Up to this point, Gov. Phil Scott has done fairly well in managing the COVID-19 pandemic in Vermont. There have been some bumps in the road, most significantly with the Department of Labor's performance in handling a tsunami of unemployment claims. But overall, Scott has been a calm, steady presence at the helm.
But Scott stubbed his toe on Monday when, in announcing conditions for a gradual reopening of retail stores, he did not make one of those conditions the compulsory wearing of cloth masks by customers. Masks are required for employees, but only encouraged for patrons, when the doors reopen on May 18.

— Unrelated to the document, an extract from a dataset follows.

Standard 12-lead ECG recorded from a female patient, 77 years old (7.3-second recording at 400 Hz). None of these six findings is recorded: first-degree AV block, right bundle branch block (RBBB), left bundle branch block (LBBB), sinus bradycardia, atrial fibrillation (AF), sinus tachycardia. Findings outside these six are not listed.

That needs to be corrected.
One of the most significant dangers of COVID-19 is that people can walk around infected with the virus without any symptoms, not knowing they're exposing others. That in turn raises the risk of community exposure, and the potential for surges that overwhelm hospitals and lead to a preventable loss of life.
Masks are not foolproof; you have to wear them and handle them properly to get the benefits. But if everyone wears masks consistently, the chance of community transmission decreases significantly.

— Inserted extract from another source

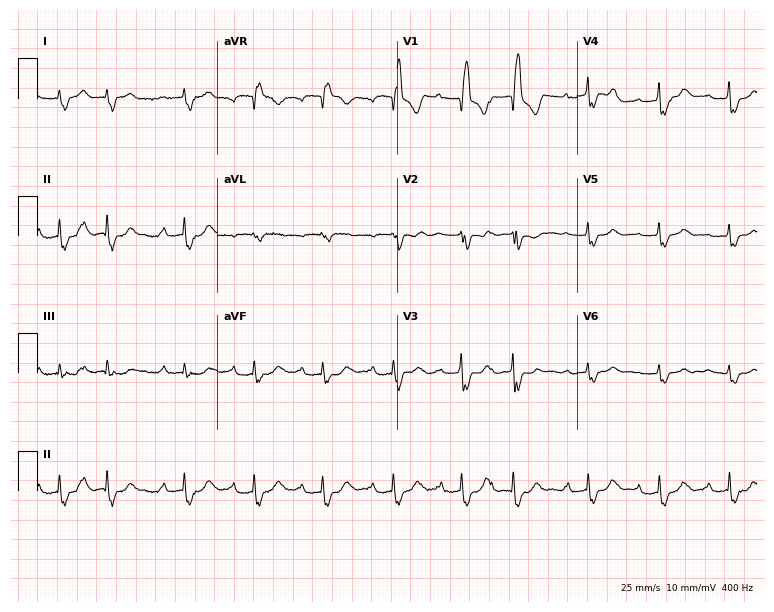
Standard 12-lead ECG recorded from a 75-year-old man (7.3-second recording at 400 Hz). The tracing shows first-degree AV block, right bundle branch block.

If you can't tell if you're sick, you owe it to your friends and neighbors to wear a mask to lower the chance that the virus might spread to them. It's a considerate, decent and neighborly thing to do — and in no way an infringement upon your civil liberties.
If you have family members or loved ones at home who are older, or have compromised immune systems or conditions that make COVID-19 more dangerous, you want to know that people you meet at a store aren't exposing you to the virus.
And certainly the people working in stores — many of them for minimum wage — deserve to be treated like they matter. Wearing a mask tells the person who's ringing up your purchases that you have respect for their basic human right to be healthy.
There's an economic case for masks, too. At some point, the out-of-state visitors upon whom Vermont's economy depends will return to our businesses, restaurants and inns. Those visitors come from bordering and nearby states with high infection rates: New York, New Jersey, Connecticut, and Massachusetts.
When our guests arrive, they might not know if they are sick, and Vermonters won't know, either. And there's no telling if they have quarantined themselves for 14 days. We need to treat those people with the hospitality that made our state a bucket list destination, not scare them away with mistrust based upon the color of their license plates. And we also need our guests to respect our health and safety as we respect theirs. Masks help us achieve these goals.
Some might wonder how we enforce a "no mask, no service" rule.
But human nature tells us that people observe the rules and don't always follow suggestions. Think about motorcycle helmet use in states where helmets aren't the law -- how many times do you see a rider wearing a helmet in New Hampshire?
Most people play by the rules, either because they understand the reasons for the rules, or because they don't want to get caught.
Some people would insist on not wearing masks, but there are always going to be people who think rules are for other people.
If Gov. Scott makes it a rule that everyone has to wear a mask, it will be a lot more effective than merely making it a friendly suggestion. And "effective" is what we need to beat this thing.
As of this writing, the coronavirus has infected more than 1 million Americans and killed more than 80,000 people. We in Vermont have been fortunate, but part of that fortune is our own dogged commitment to staying home and staying safe, wearing masks when we go out, practicing social distancing, and washing our hands.
We're in this together, and this is not the time to let up.